Книжное дело | страница 3
Короче, в боярах царь крепко сомневался и особо их к себе не подпускал. Особенно со спины.
Но без дружбы нам, русским людям никак нельзя! Такие уж мы общественные существа, охота нам с кем-нибудь делиться радостями и горестями, изливать грешную душу на троих.
И друзья у Грозного были.
Если выстроить эту «дружину» в ряд, получалась очень смешная компания. Ее центр составляли бывшие великокняжеские псари. Так уж вышло, что эти крепкие парни, не шибко благородного помета, спасли в юности великого князя Ивана, вывели на светлый путь — прямо к подножию дворцовой лестницы, на Красное крылечко. С тех пор царь Иван полюбил простых и верных людей. Жаловал он и Федю Смирного. Федя отвечал царю взаимностью, то есть, пропускал мимо уха страшные рассказы о кровожадности и сумасшествии царя, зажмуривался на реальные пытки и казни, служил государю словом и делом.
Вот и сегодня Федор читал книгу не от скуки и сытости, а по долгу службы. Книгу эту дал ему почитать лично царь Иван, — хотел получить авторитетное мнение, что за книга, почему такова, да зачем.
Книжку царю подбросил путешественник по святым местам купец Корней Перебакин. В книге описывались воспитательные казни при дворе турецкого султана Магомета. Еще там было наворочено много восточной ерунды, и Феде поручалось выделить из текста смысловое ядро.
Погода клонилась к вечеру, над Москвой разливалось весеннее золото, которого, — что там говорить, — в других странах вовек не увидишь! Федор отвлекся от чтения, достал из шкафа кусок пирога с севрюгой. Стал жевать, глядя в небо.

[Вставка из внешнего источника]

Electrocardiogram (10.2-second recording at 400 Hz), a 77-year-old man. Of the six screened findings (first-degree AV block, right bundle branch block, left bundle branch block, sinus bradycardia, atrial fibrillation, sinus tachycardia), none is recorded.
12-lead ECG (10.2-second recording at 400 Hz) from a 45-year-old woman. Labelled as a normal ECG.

Вообще-то, на дворе длился Великий пост, и севрюгу есть не стоило. Но пирог попал к Федору как бы случайно. Стряпуха Марфа подсунула его в холщевой обертке, рыбы видно не было, и грех скоромного питания можно было счесть нечаянным, если б Федор точно не знал, что питательные пироги испекли специально для обоза дьяка Висковатого. Иван Висковатый заведовал иноземными делами, и уже не первую неделю собирался в поверженную Ливонию — наводить порядок в международных отношениях. А в походе, как известно, пост снимается даже с московского чиновника. Если уж чиновник не снимается с поста…

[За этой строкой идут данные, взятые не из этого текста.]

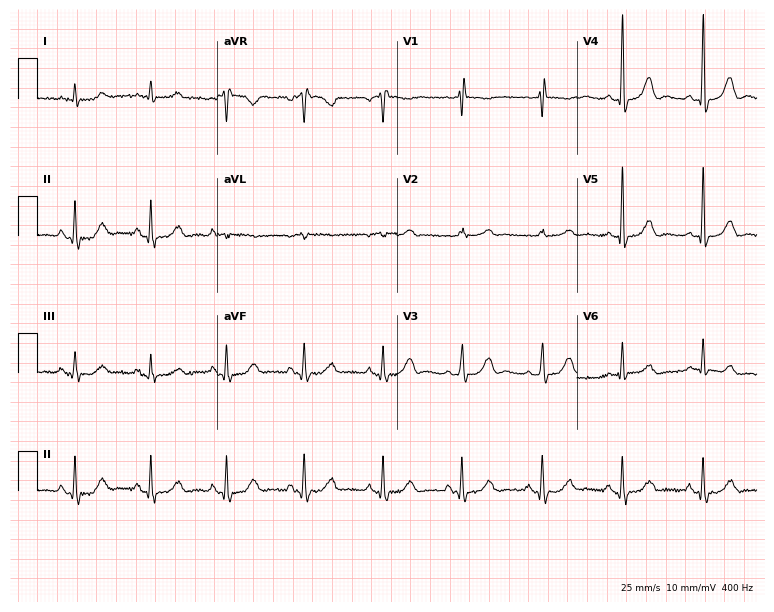
Standard 12-lead ECG recorded from an 80-year-old female patient (7.3-second recording at 400 Hz). None of these six findings is recorded: first-degree AV block, right bundle branch block, left bundle branch block, sinus bradycardia, atrial fibrillation, sinus tachycardia. Findings outside these six are not listed.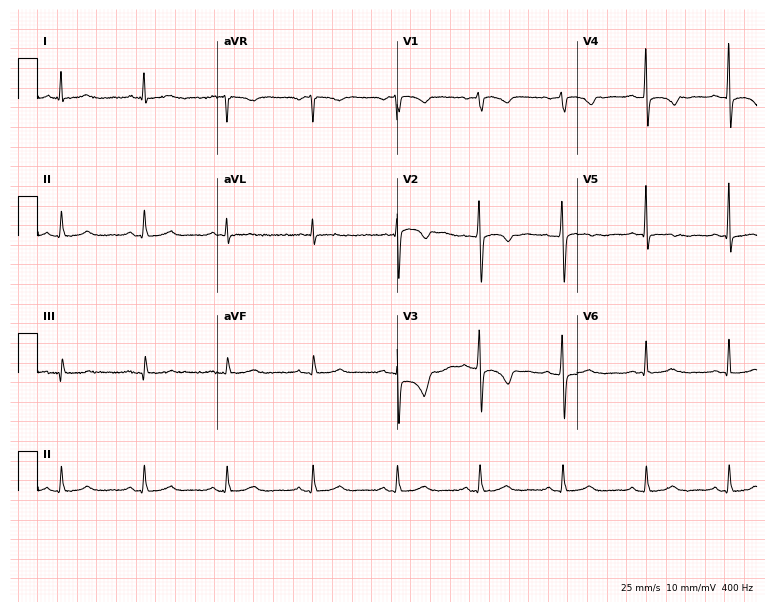
Standard 12-lead ECG recorded from a female, 63 years old (7.3-second recording at 400 Hz). Read as a normal ECG.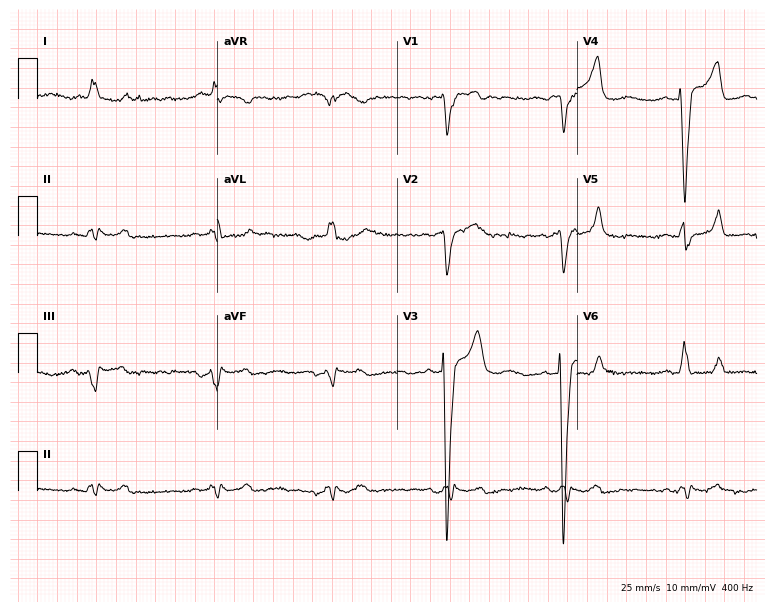
12-lead ECG from a 71-year-old male. Shows left bundle branch block, sinus bradycardia (a sinus rate of 50 beats per minute or less).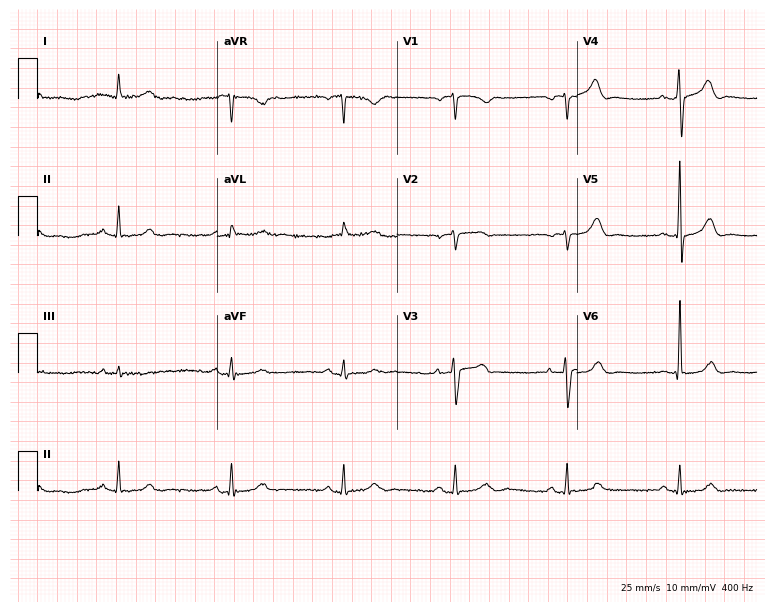
Standard 12-lead ECG recorded from an 81-year-old male. Read as a normal ECG.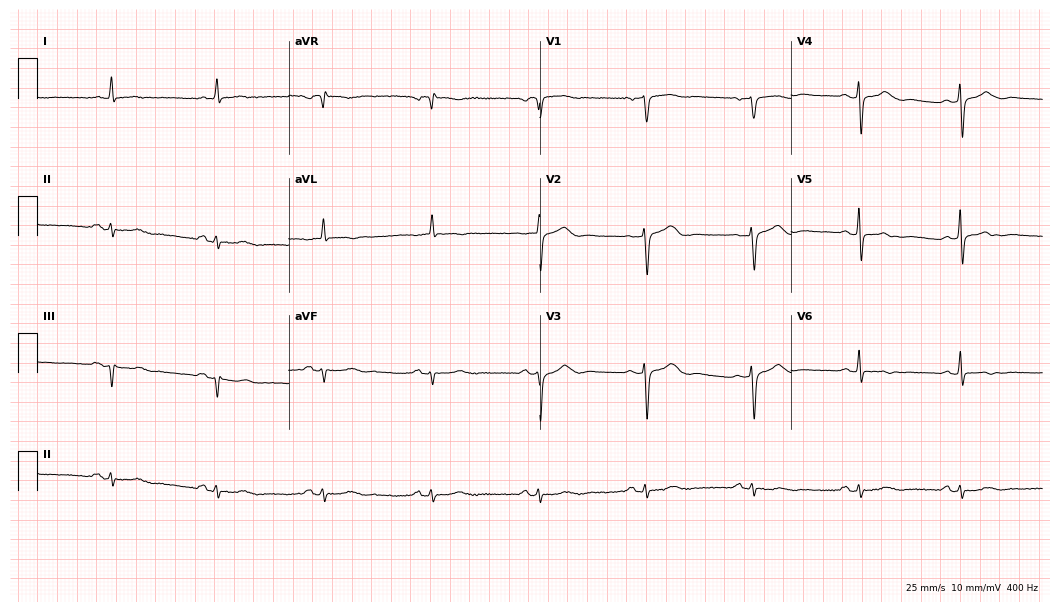
12-lead ECG from a 76-year-old female patient. No first-degree AV block, right bundle branch block, left bundle branch block, sinus bradycardia, atrial fibrillation or sinus tachycardia recorded for this tracing. Findings outside these six are not listed.

Пироги в поход пекли на каждый день новые, а вчерашние потихоньку скармливали кремлевским обитателям. Не пропадать же добру!

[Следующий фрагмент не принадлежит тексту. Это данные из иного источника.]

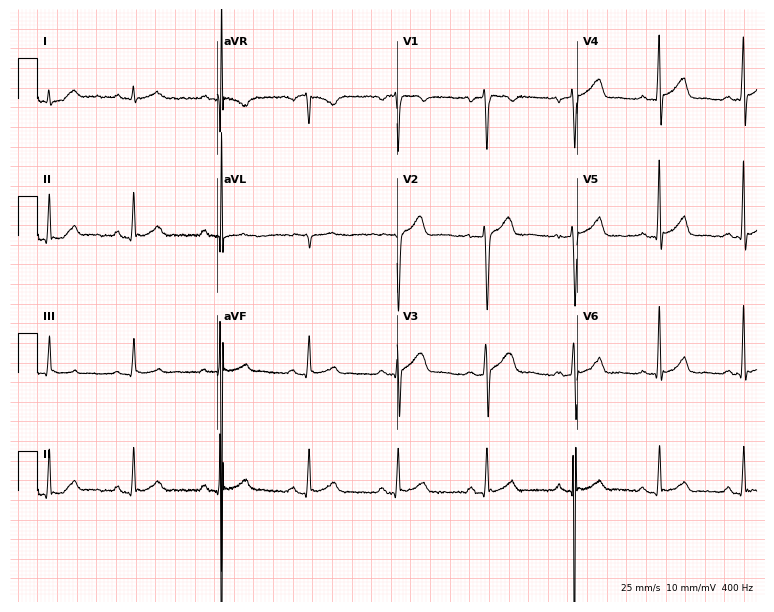
ECG (7.3-second recording at 400 Hz) — a 29-year-old male patient. Screened for six findings — first-degree AV block, right bundle branch block, left bundle branch block, sinus bradycardia, atrial fibrillation, sinus tachycardia — none is recorded. Findings outside these six are not listed.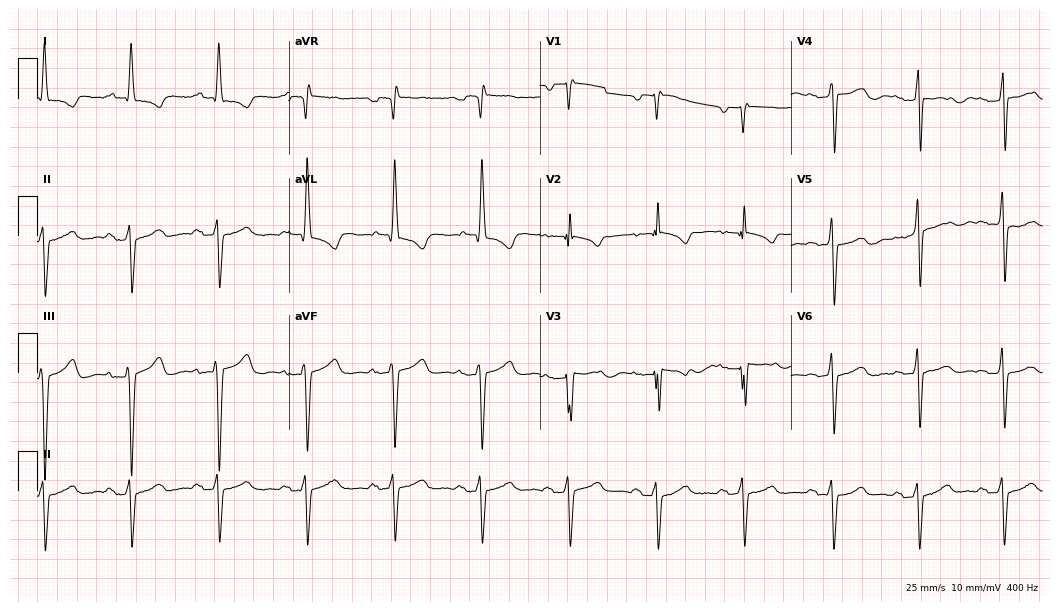
Electrocardiogram, a male patient, 66 years old. Of the six screened findings (first-degree AV block, right bundle branch block, left bundle branch block, sinus bradycardia, atrial fibrillation, sinus tachycardia), none is recorded.

Федя ковырнул из пирога кусок рыбы, бросил в угол на подстилку, где отдыхал его кот Истома, — существо благородное, но при этом ученое. Если бы существовала особая, кошачья Степенная книга, то в ней Истома значился бы на видном месте. Сам он считал, что на третьем, — сразу после покойной государыни Анастасии Кошкиной и ее брата Никиты Романовича Кошкина. Это было бы справедливо, ибо в кремлевских окрестностях не сыскать и поныне другого столь образованного и заслуженного кота. Воспитанием, галантностью, интеллектом Истома намного превосходил многих думских бояр, представителей княжеских родов, особ царской фамилии. По крайней мере, он не шаркал обувью, не ковырял в носу, не сморкался за столом, не произносил грубых слов. Вот и сейчас Истома чуял рыбу, но ухом не вел. Соблюдал деликатность. Знал, что получит свою долю своевременно и с доставкой.